I rushed to get my filet mignon order in three minutes before the kitchen closed. To me, a trip to Chicago is incomplete without steak enjoyed in dim light, over dark wood, in a nearly ancient (at least by US standards) restaurant.

I also feel I deserve it. First, I’m only here for one night. Tomorrow, I run a four-hour Outthinker workshop for 120 entrepreneurs then jump on a plane to Omaha (more great steak!) to kick off a strategy for a maid-service franchise company.

Secondly … due to bad weather, my two-hour afternoon flight turned into seven hours banging away at my laptop in an airport, as a result of which my inbox shrunk from 200 messages to two. And now I feel too energized to sleep.

And that is the real insight I want to share. When your inbox is filled with unread, unconsidered messages, you never really know if you are missing something.

And I’m not speaking just of electronic messages. This is true for strategy as well. When your organization has not looked through its inbox of strategic options and decided whether to trash or implement each one, your people will be pushing forward half-heartedly, always wondering, “Have we considered everything, is this really the best path, is there something else we are missing?”
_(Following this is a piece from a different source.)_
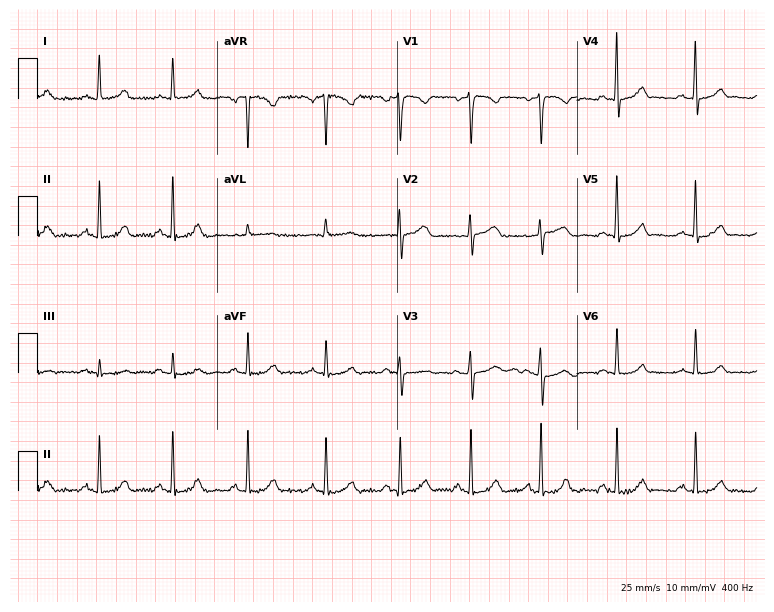
Resting 12-lead electrocardiogram (7.3-second recording at 400 Hz). Patient: a female, 39 years old. Read as a normal ECG.

And that will sap them of their energy.

Sun Tzu advises to march your army deep into enemy territory so there is no easy, alternative means of escape. They need to fight to the death.

Recently published research by some Wharton professors shows that when people believe there may be a “plan b,” they try less hard to make “plan a” work. They asked students to solve a math problem in exchange for free snacks. They asked half of the students to think about, before they started the exercise, where else on campus they might get free snacks. Those students, who had contemplated the alternative to getting free snacks from solving the math problem, performed significantly worse than those who had not thought about the alternative.

It’s like my son who crawled into our bed last night. He could not sleep because one fearful thought kept penetrating his slumber – “Is there something under my bed?” Now, to my wife’s dismay, I so love snuggling with my kids that I would never test this hypothesis, but I’m willing to bet that had my son looked under his bed and seen there was nothing there, he would have slept in his own room in comfort, knowing there was no unknown, unconsidered “thing” to disrupt him.

Consider all the possibilities, kill off all of the other options, empty your inbox, look under the bed … Then you can commit fully to the path in front of you. That will give you commitment you need to succeed.